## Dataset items
-*-*-
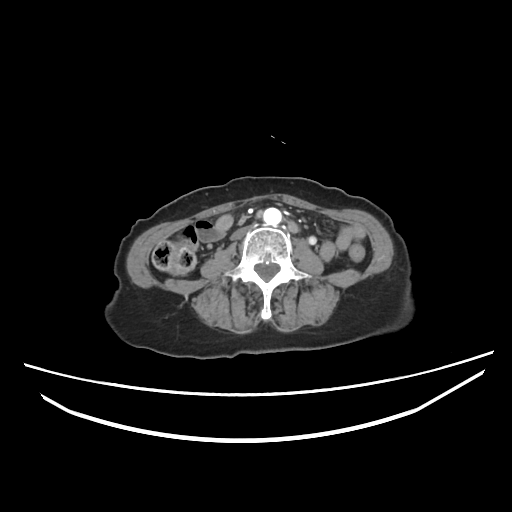
Computed tomography, abdomen · Axial slice 50/122 · 512x512 px
<organs><organ name="inferior vena cava" x1="230" y1="225" x2="254" y2="241"/><organ name="aorta" x1="263" y1="207" x2="283" y2="225"/></organs>
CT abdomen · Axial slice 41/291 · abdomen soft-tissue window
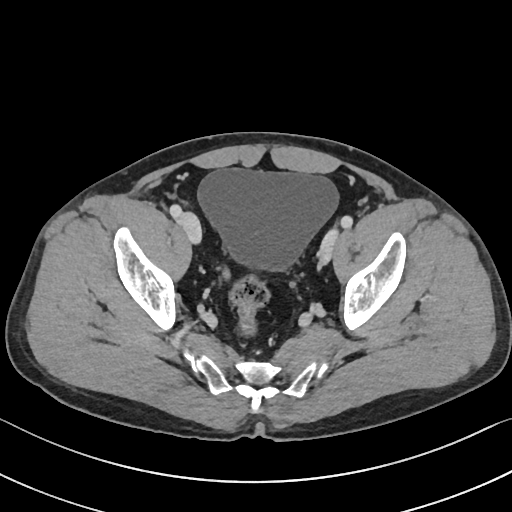 Bounding boxes as [x1, y1, x2, y2] in pixel coordinates.
bladder: [198, 168, 338, 269]
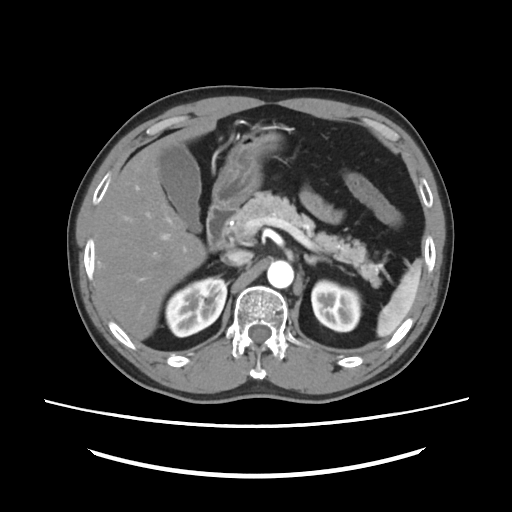 CT abdomen — axial plane, index 78 — Aquilion ONE scanner
<organs><organ name="spleen" x1="377" y1="259" x2="421" y2="336"/><organ name="right kidney" x1="165" y1="277" x2="226" y2="337"/><organ name="aorta" x1="267" y1="260" x2="293" y2="288"/><organ name="duodenum" x1="207" y1="204" x2="234" y2="251"/><organ name="stomach" x1="212" y1="123" x2="283" y2="208"/><organ name="gall bladder" x1="159" y1="143" x2="201" y2="232"/><organ name="liver" x1="94" y1="126" x2="210" y2="340"/><organ name="left adrenal gland" x1="304" y1="254" x2="330" y2="264"/><organ name="left kidney" x1="311" y1="280" x2="360" y2="331"/><organ name="inferior vena cava" x1="224" y1="249" x2="252" y2="265"/><organ name="pancreas" x1="225" y1="191" x2="380" y2="287"/></organs>
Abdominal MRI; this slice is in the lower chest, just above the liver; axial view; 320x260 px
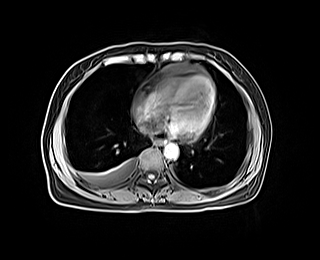

No part of the heart or lungs is labeled in this dataset, so neither has a box here.
<organs><organ name="esophagus" x1="154" y1="139" x2="163" y2="146"/><organ name="aorta" x1="164" y1="143" x2="178" y2="159"/><organ name="inferior vena cava" x1="139" y1="125" x2="149" y2="132"/></organs>
-*-*-
## PROBLEM DESCRIPTION
Each entry is to be output exactly, and no picture is to appear.

## RESPONSE TO THIS EXERCISE
Computed tomography, abdomen · Axial slice 50/122 · 512x512 px
<organs><organ name="inferior vena cava" x1="230" y1="225" x2="254" y2="241"/><organ name="aorta" x1="263" y1="207" x2="283" y2="225"/></organs>
CT abdomen · Axial slice 41/291 · abdomen soft-tissue window
 Bounding boxes as [x1, y1, x2, y2] in pixel coordinates.
bladder: [198, 168, 338, 269]
 CT abdomen — axial plane, index 78 — Aquilion ONE scanner
<organs><organ name="spleen" x1="377" y1="259" x2="421" y2="336"/><organ name="right kidney" x1="165" y1="277" x2="226" y2="337"/><organ name="aorta" x1="267" y1="260" x2="293" y2="288"/><organ name="duodenum" x1="207" y1="204" x2="234" y2="251"/><organ name="stomach" x1="212" y1="123" x2="283" y2="208"/><organ name="gall bladder" x1="159" y1="143" x2="201" y2="232"/><organ name="liver" x1="94" y1="126" x2="210" y2="340"/><organ name="left adrenal gland" x1="304" y1="254" x2="330" y2="264"/><organ name="left kidney" x1="311" y1="280" x2="360" y2="331"/><organ name="inferior vena cava" x1="224" y1="249" x2="252" y2="265"/><organ name="pancreas" x1="225" y1="191" x2="380" y2="287"/></organs>
Abdominal MRI; this slice is in the lower chest, just above the liver; axial view; 320x260 px

No part of the heart or lungs is labeled in this dataset, so neither has a box here.
<organs><organ name="esophagus" x1="154" y1="139" x2="163" y2="146"/><organ name="aorta" x1="164" y1="143" x2="178" y2="159"/><organ name="inferior vena cava" x1="139" y1="125" x2="149" y2="132"/></organs>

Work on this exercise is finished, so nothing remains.